| EXERCISE DESCRIPTION |
Your task is to copy the stretch of lines in the records below that begins with the line containing "organism: Platynereis dumerilii" and ends with the line containing "organism: B. subtilis", exactly as written, with nothing added.

| GIVEN DATA |
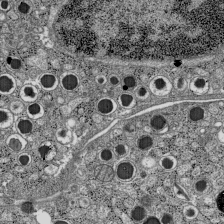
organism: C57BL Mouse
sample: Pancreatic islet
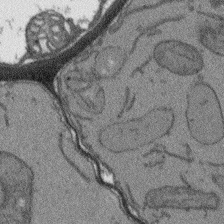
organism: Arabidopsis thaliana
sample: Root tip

---

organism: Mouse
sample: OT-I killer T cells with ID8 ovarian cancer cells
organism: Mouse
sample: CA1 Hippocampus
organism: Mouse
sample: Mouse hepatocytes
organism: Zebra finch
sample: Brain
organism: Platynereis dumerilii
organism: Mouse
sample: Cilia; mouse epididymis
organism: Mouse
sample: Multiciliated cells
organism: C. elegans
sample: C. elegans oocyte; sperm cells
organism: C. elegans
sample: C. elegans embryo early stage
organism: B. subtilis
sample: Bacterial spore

...

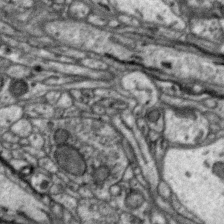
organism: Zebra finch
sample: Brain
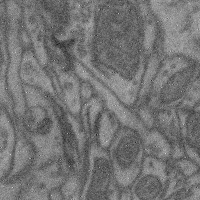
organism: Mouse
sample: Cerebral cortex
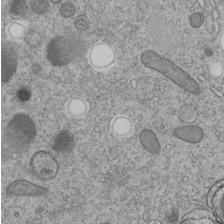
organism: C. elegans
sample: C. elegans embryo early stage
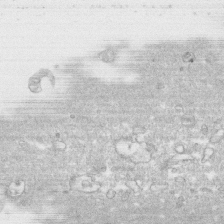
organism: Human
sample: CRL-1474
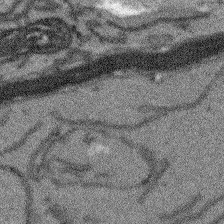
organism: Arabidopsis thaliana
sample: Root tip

| EXERCISE SOLUTION |
organism: Platynereis dumerilii
organism: Mouse
sample: Cilia; mouse epididymis
organism: Mouse
sample: Multiciliated cells
organism: C. elegans
sample: C. elegans oocyte; sperm cells
organism: C. elegans
sample: C. elegans embryo early stage
organism: B. subtilis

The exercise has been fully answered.